To distract myself, I went out and got a job. Not a cool job at a bookstore or Starbucks or secretary at a publishing house or at some classy boutique, like in a Hallmark movie. Nor a career like my mother would have approved of, getting my first leg up at some reputable tech company or getting in on the ground floor of a hot start-up. No, I needed something fast and I needed it now, so I went down to the mall and applied to work holiday retail. I’m young and pretty and ready to start now, so there wasn’t much challenge in hurdling the low barriers to entry. By Wednesday after Thanksgiving I was ringing up credit cards and gift wrapping packages and making jolly chitchat with harried shoppers.

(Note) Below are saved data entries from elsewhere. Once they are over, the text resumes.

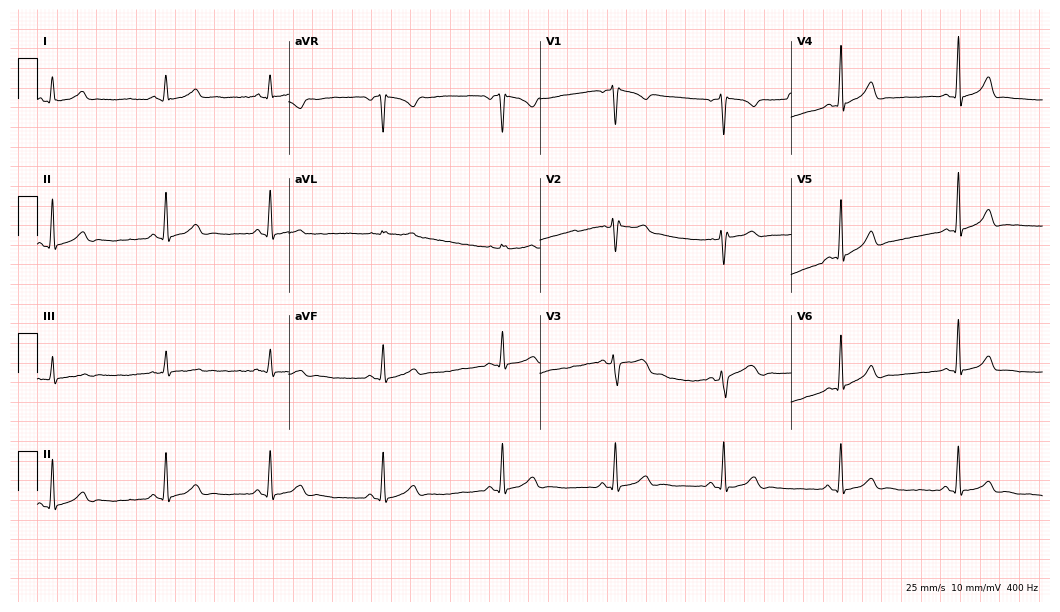
Electrocardiogram, a 23-year-old woman. Of the six screened findings (first-degree AV block, right bundle branch block (RBBB), left bundle branch block (LBBB), sinus bradycardia, atrial fibrillation (AF), sinus tachycardia), none is recorded.
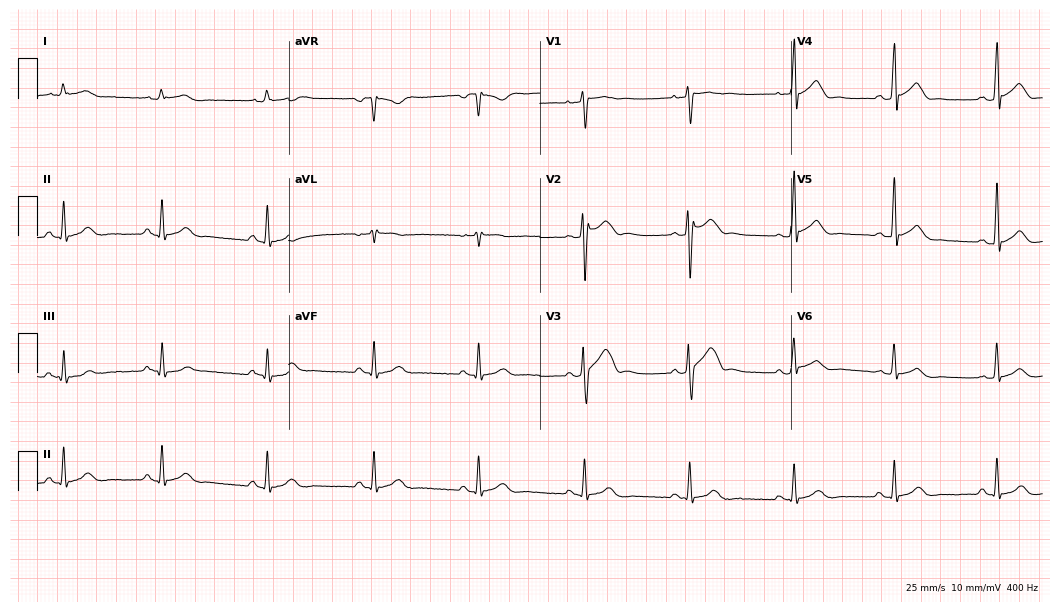
12-lead ECG from a man, 44 years old. Recorded interpretation: within normal limits.
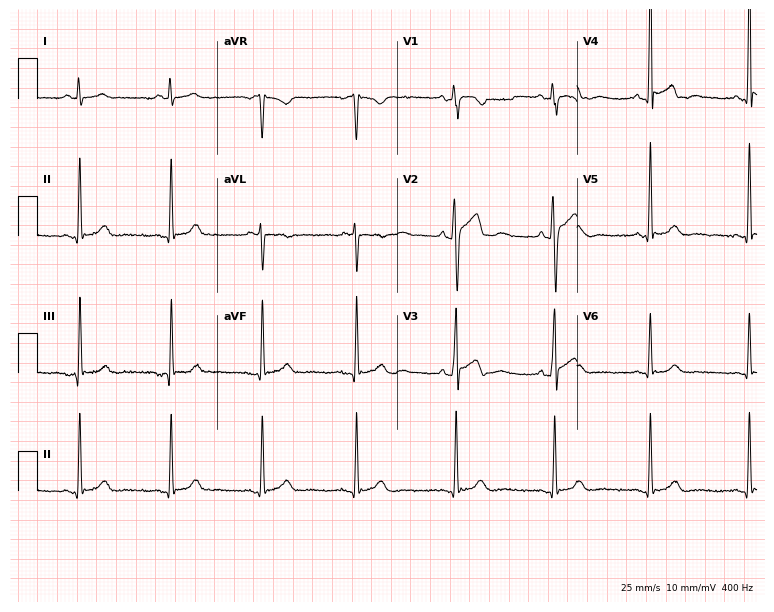
12-lead ECG (7.3-second recording at 400 Hz) from a male, 37 years old. Labelled as a normal ECG.
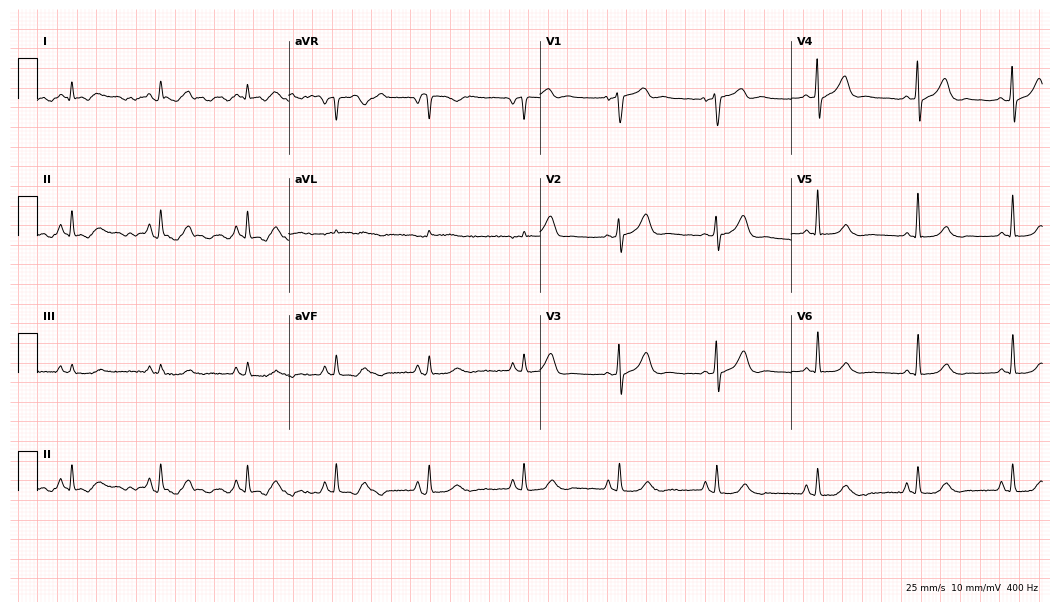
Electrocardiogram, a male, 65 years old. Of the six screened findings (first-degree AV block, right bundle branch block, left bundle branch block, sinus bradycardia, atrial fibrillation, sinus tachycardia), none is recorded.
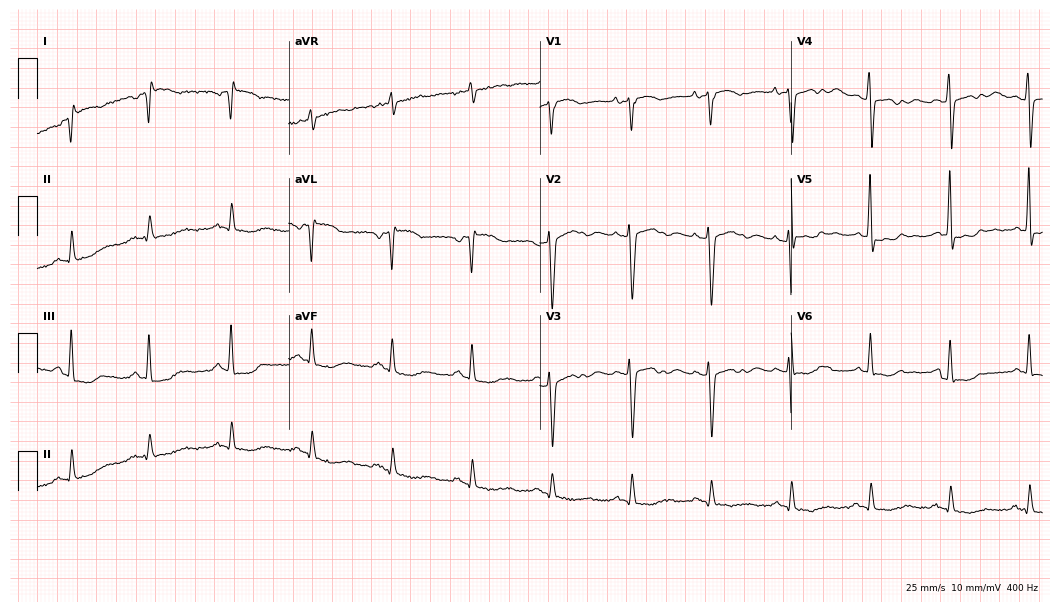
Standard 12-lead ECG recorded from a 68-year-old female patient (10.2-second recording at 400 Hz). None of these six findings is recorded: first-degree AV block, right bundle branch block, left bundle branch block, sinus bradycardia, atrial fibrillation, sinus tachycardia. Findings outside these six are not listed.
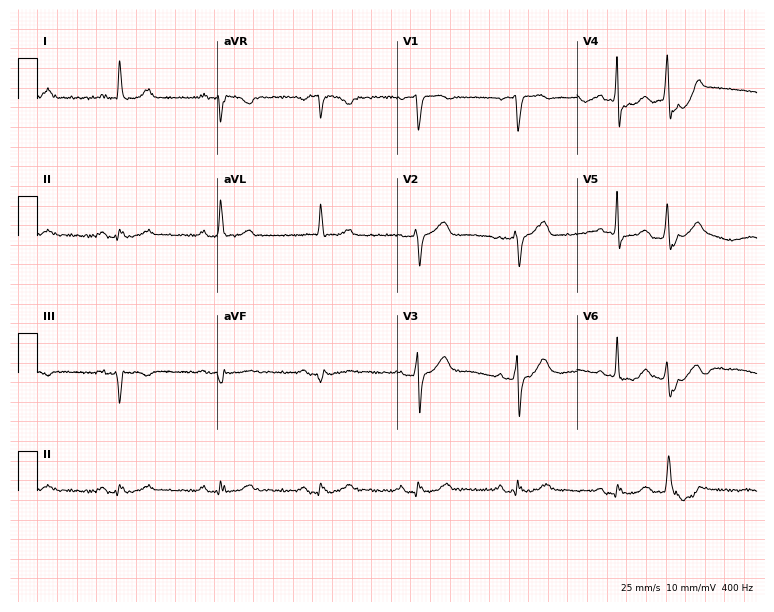
Standard 12-lead ECG recorded from a male patient, 75 years old (7.3-second recording at 400 Hz). None of these six findings is recorded: first-degree AV block, right bundle branch block (RBBB), left bundle branch block (LBBB), sinus bradycardia, atrial fibrillation (AF), sinus tachycardia. Only these six findings were labelled.
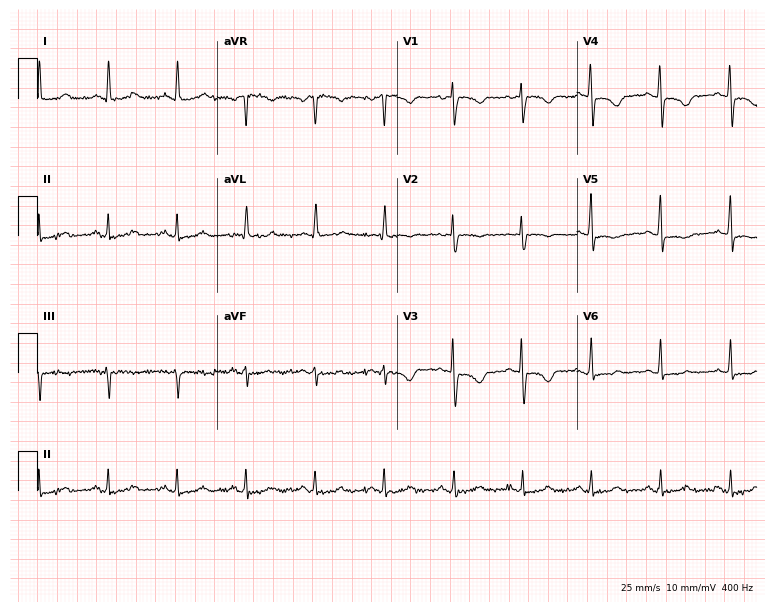
Resting 12-lead electrocardiogram. Patient: a 47-year-old female. None of these six findings is recorded: first-degree AV block, right bundle branch block (RBBB), left bundle branch block (LBBB), sinus bradycardia, atrial fibrillation (AF), sinus tachycardia. Findings outside these six are not listed.
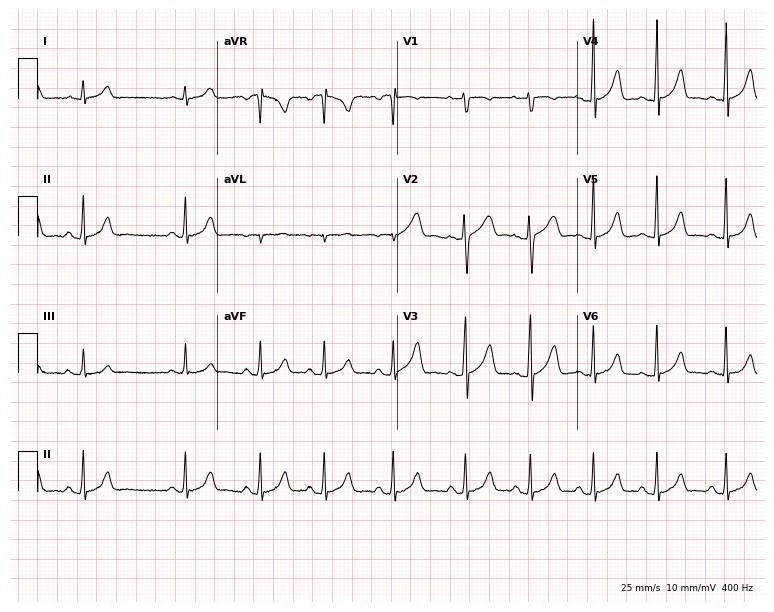
Electrocardiogram (7.3-second recording at 400 Hz), a 22-year-old female patient. Overall reading on record: normal ECG.
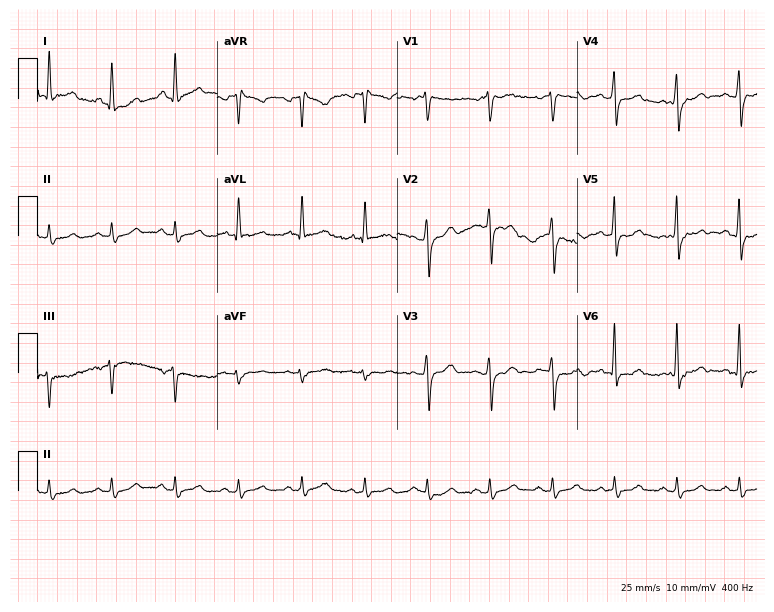
Electrocardiogram (7.3-second recording at 400 Hz), a 54-year-old man. Overall reading on record: normal ECG.
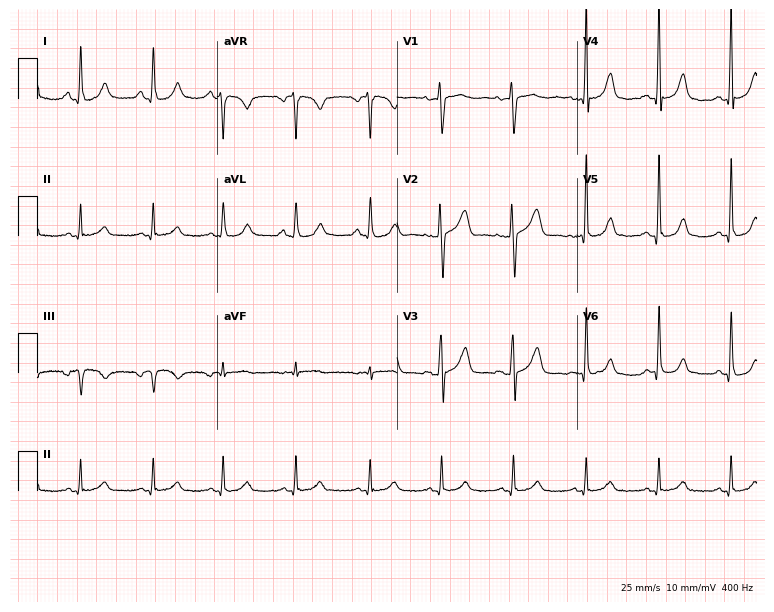
ECG — a male, 66 years old. Labelled as a normal ECG.
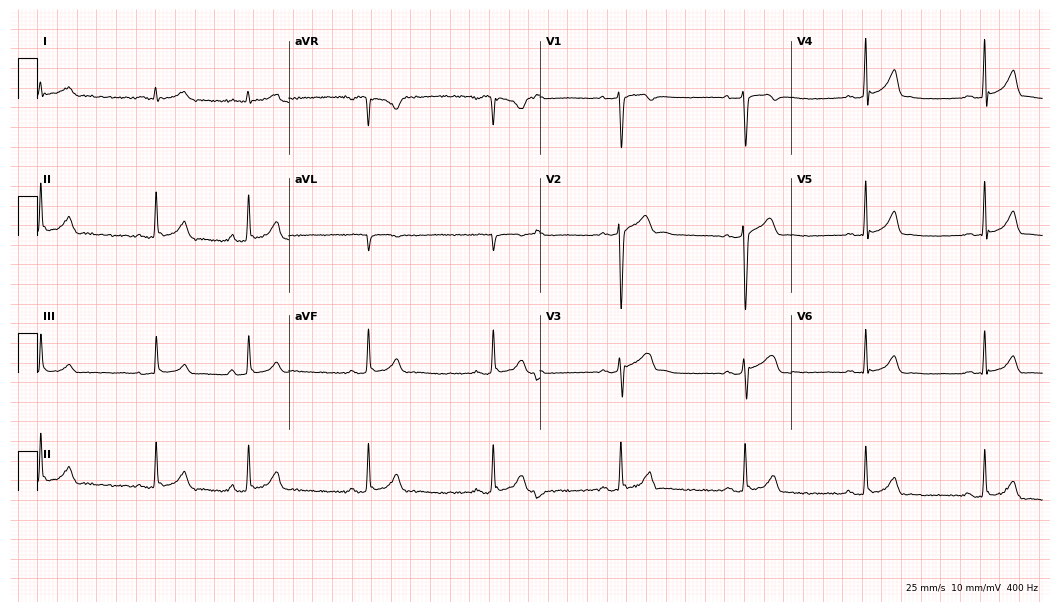
ECG (10.2-second recording at 400 Hz) — a male, 18 years old. Labelled as a normal ECG.
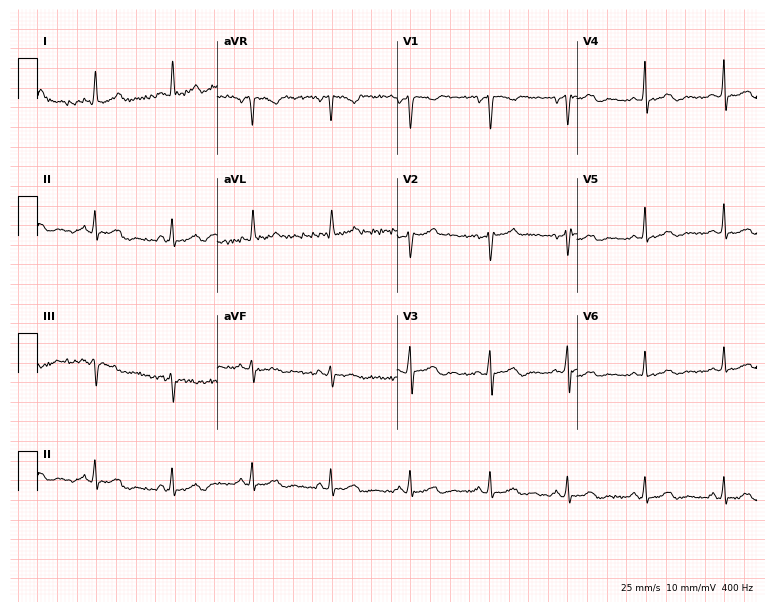
Electrocardiogram (7.3-second recording at 400 Hz), a 34-year-old male. Of the six screened findings (first-degree AV block, right bundle branch block (RBBB), left bundle branch block (LBBB), sinus bradycardia, atrial fibrillation (AF), sinus tachycardia), none is recorded. Only these six findings were labelled.

By my second day I’d already had to bite my tongue to keep from telling off a fool, but I had some strong motivations to maintain my cool. First and foremost was Vin’s example of humility. I couldn’t be near him in person, so I was near him in attitude, smiling patiently as customers took out their year’s worth of frustrations and family stresses on the one person who had to treat them as if they were always right. When I felt hot words boiling up, I swallowed and became Vin patient with his crazy mother, or (more compelling) Vin, patient with crazy me. And to my constant surprise, not only did it work in the moment, but it changed people. A few shoppers went away with their nastiness still fully lodged up their asses, but most of them, given space, softened and regained their humanity and even apologized to me for losing their tempers.

As I neatened the cash wrap in the slower moments, I thought about the times when I’d been extended my own grace moments to let my brain catch up with my behavior. Never from my mom, who loved to catch me out. But dad, whether because he had more tolerance for me or because he just didn’t like conflict in general, almost always gave me that room to change myself without being forced to. Maybe that’s why he and I had a stronger bond and a more flexible relationship than I did with mom.

But what about me? Did I ever give mom the same space I was making such a big deal about right now? I tried to remember the last time I’d let her words hang and echo in the air. I always had to have a comeback, to give as good as I got. I could never let anyone get one up on me. One-upping wasn’t really a good name for a process that was more like a race to see who could dig themselves in deeper. And Mom and I had dug down so far that we were stuck in our World War One trenches, facing off across no man’s land, and I didn’t know who was going to be able to sneak out first and cut the barbed wire.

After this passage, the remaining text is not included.